Instructions to follow: From start to finish, set down the entries below exactly, leaving out the pictures.

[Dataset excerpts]
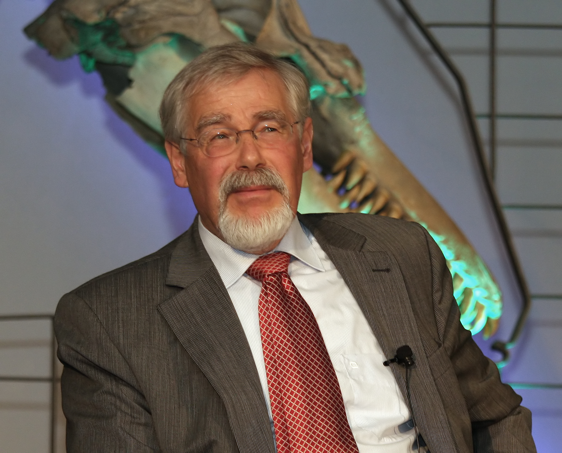 Johannes Fried, deutscher Historiker, Podiumsdiskussion zum Thema „Evolution des Wissens“ anlässlich der Verleihung der Zedler-Medaille 2009 im Senckenberg-Museum in Frankfurt am Main.
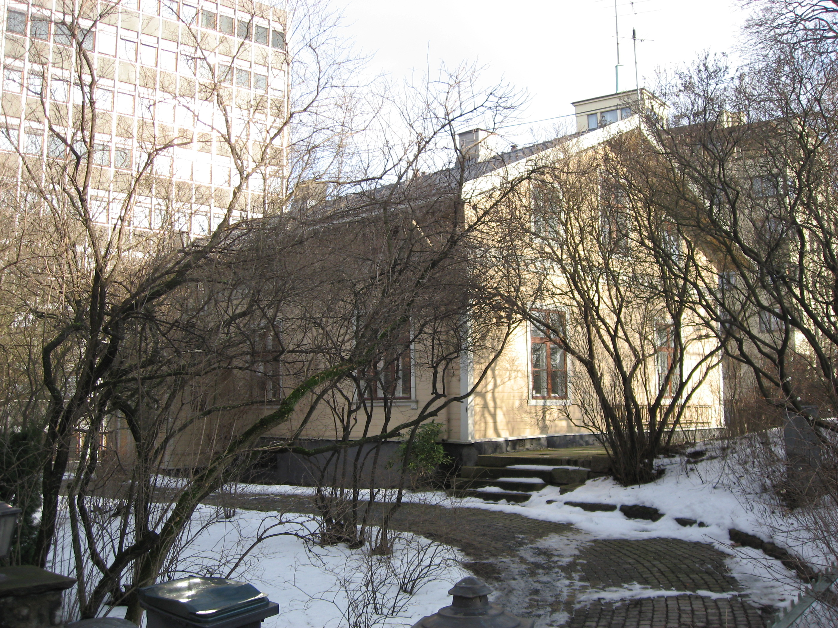 Wergelandsveien 2 in Oslo, Norway (Grotten) - Home of Henrik Wergeland
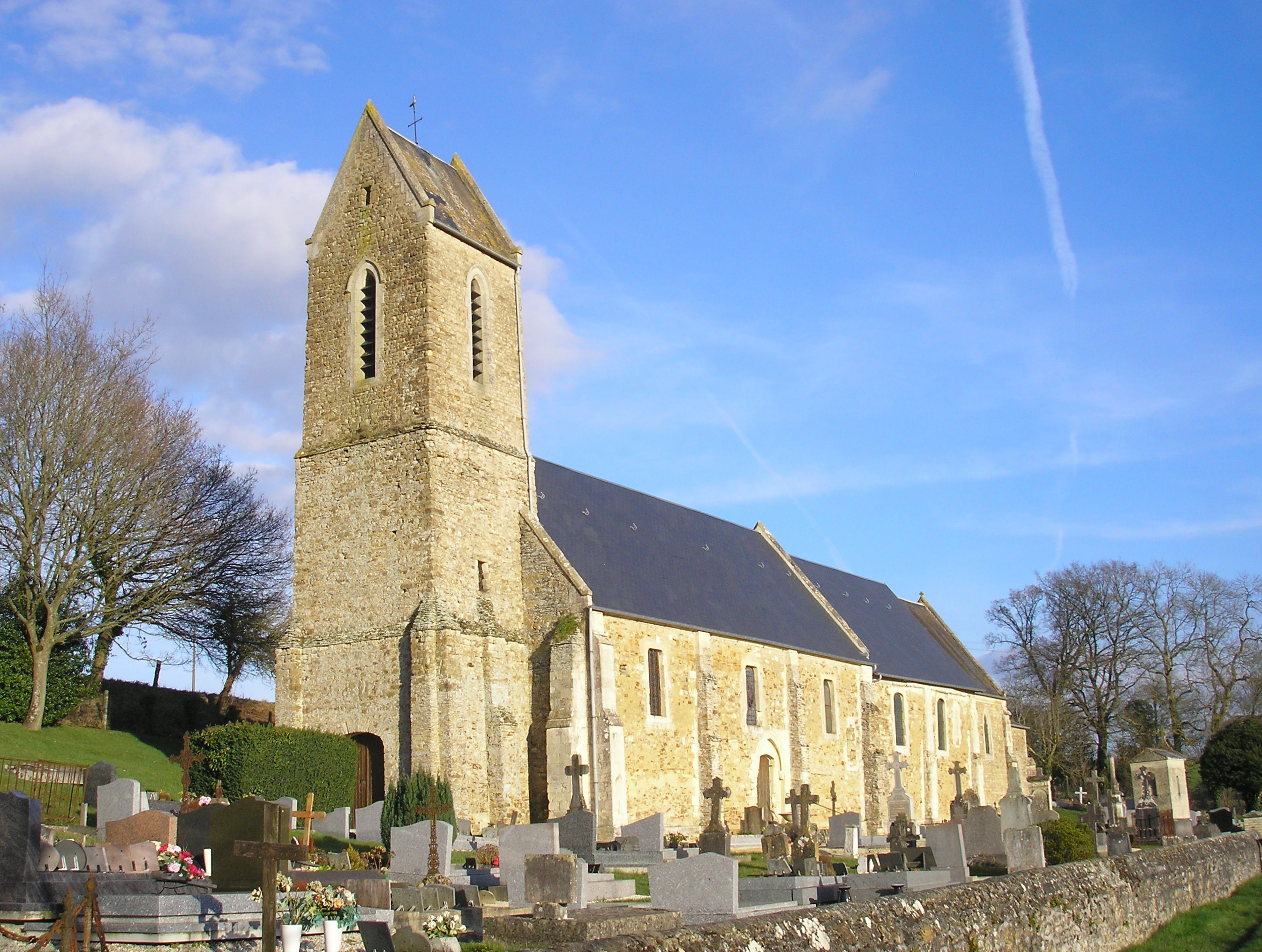 Tournay-sur-Odon (Normandie, France). L'église Saint-Pierre.
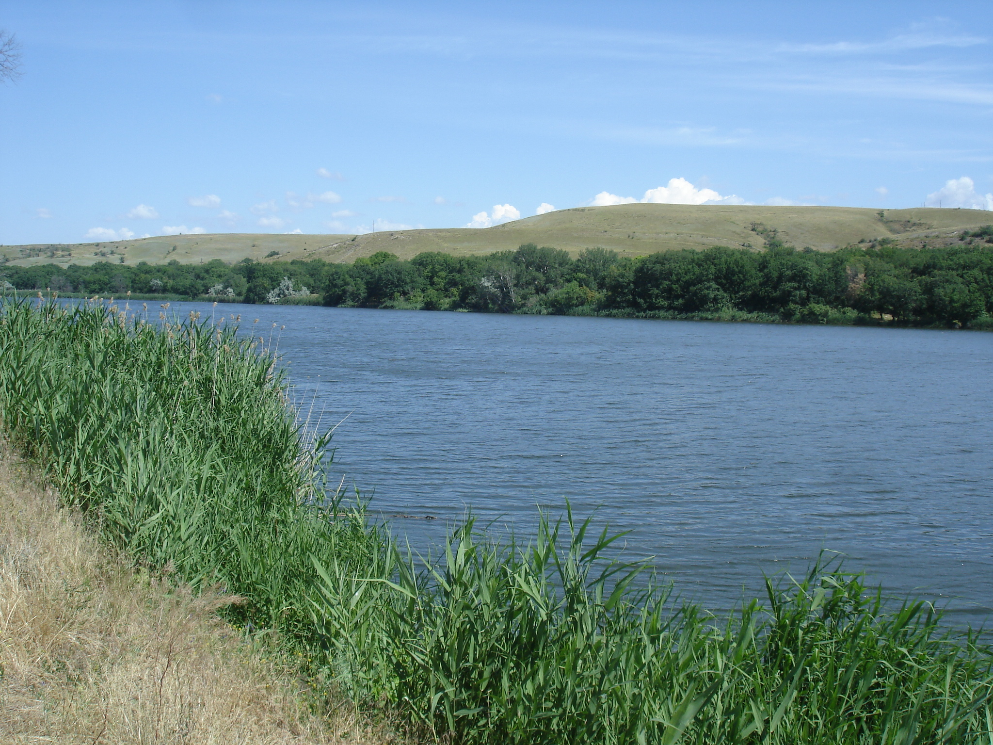 Северский Донец в хуторе Богданов
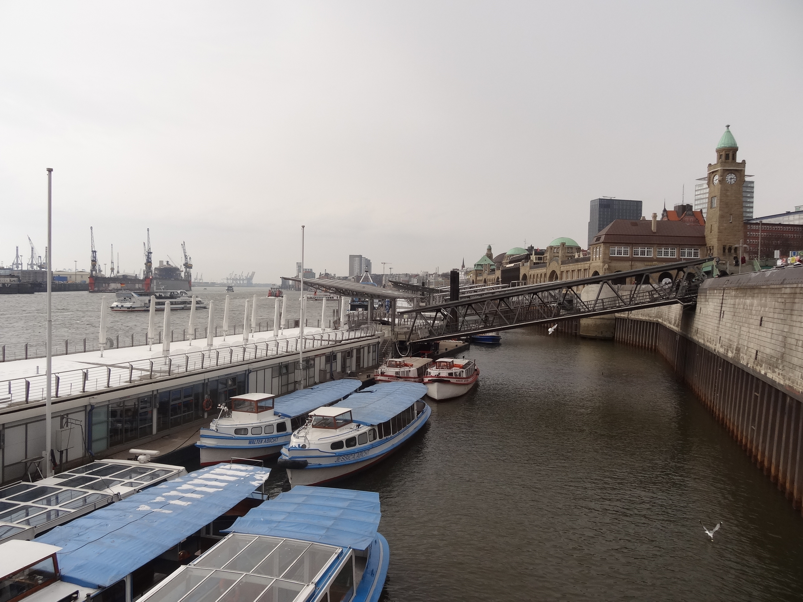 Landungsbrücken
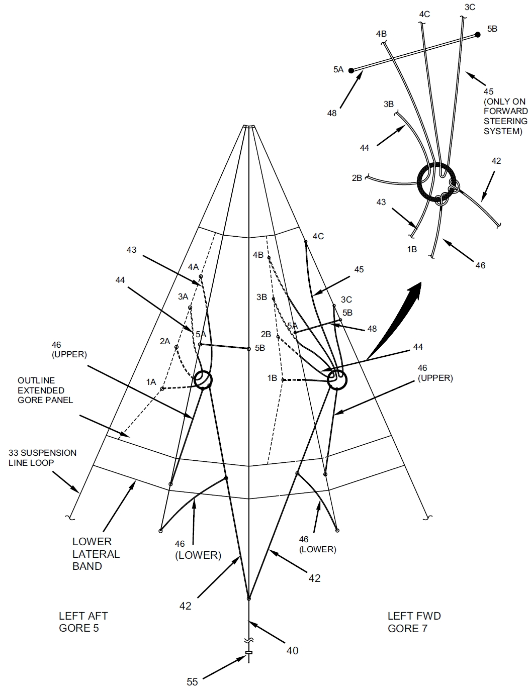 Prinzipzeichnung des Steuerleinensystems von einer Seite der Hauptkappe aus dem Technical Manual.
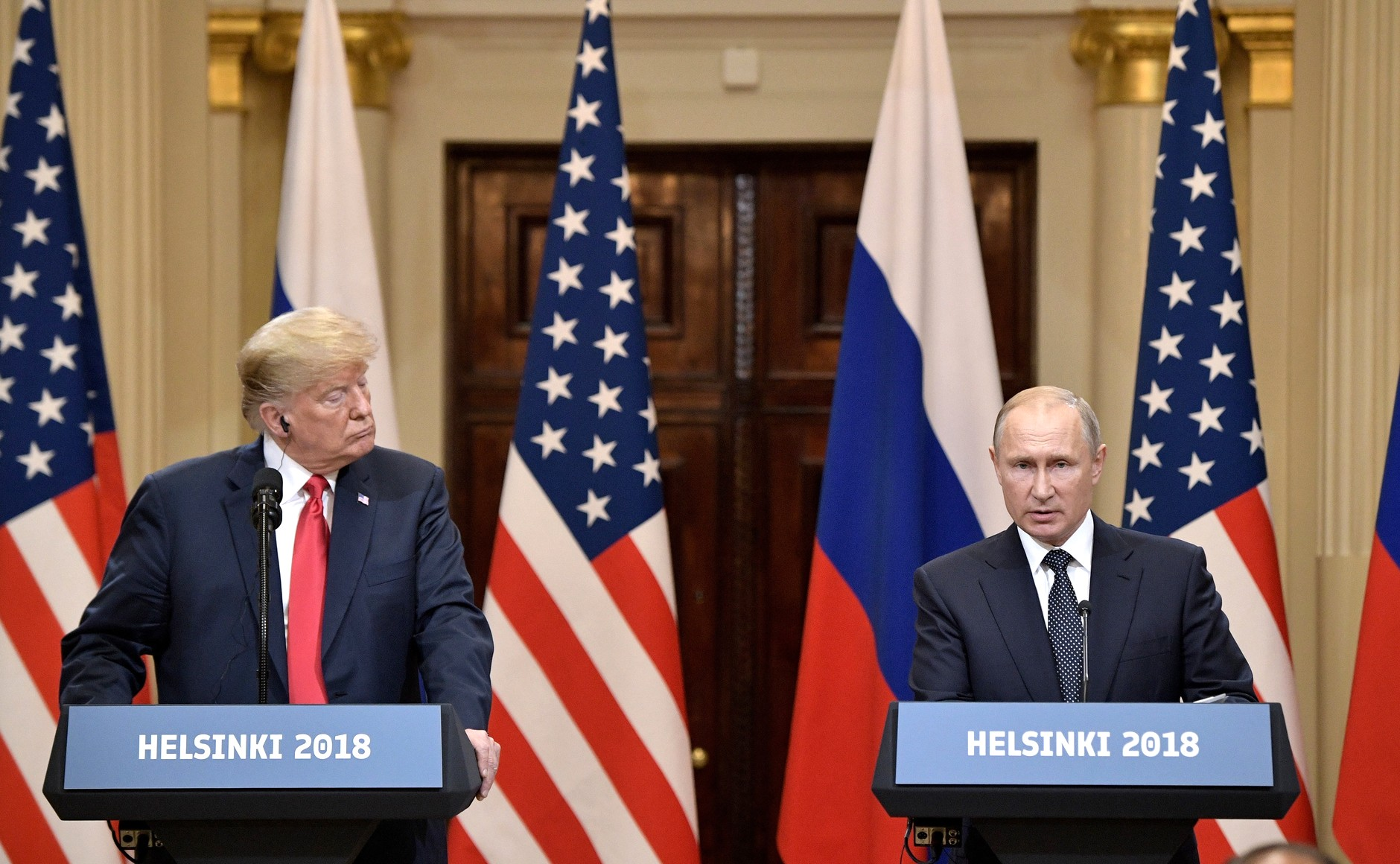 Совместная пресс-конференция Президента России Владимира Путина и Президента Соединённых Штатов Америки Дональда Трампа.

Response:
 Johannes Fried, deutscher Historiker, Podiumsdiskussion zum Thema „Evolution des Wissens“ anlässlich der Verleihung der Zedler-Medaille 2009 im Senckenberg-Museum in Frankfurt am Main.
 Wergelandsveien 2 in Oslo, Norway (Grotten) - Home of Henrik Wergeland
 Tournay-sur-Odon (Normandie, France). L'église Saint-Pierre.
 Северский Донец в хуторе Богданов
 Landungsbrücken
 Prinzipzeichnung des Steuerleinensystems von einer Seite der Hauptkappe aus dem Technical Manual.
 Совместная пресс-конференция Президента России Владимира Путина и Президента Соединённых Штатов Америки Дональда Трампа.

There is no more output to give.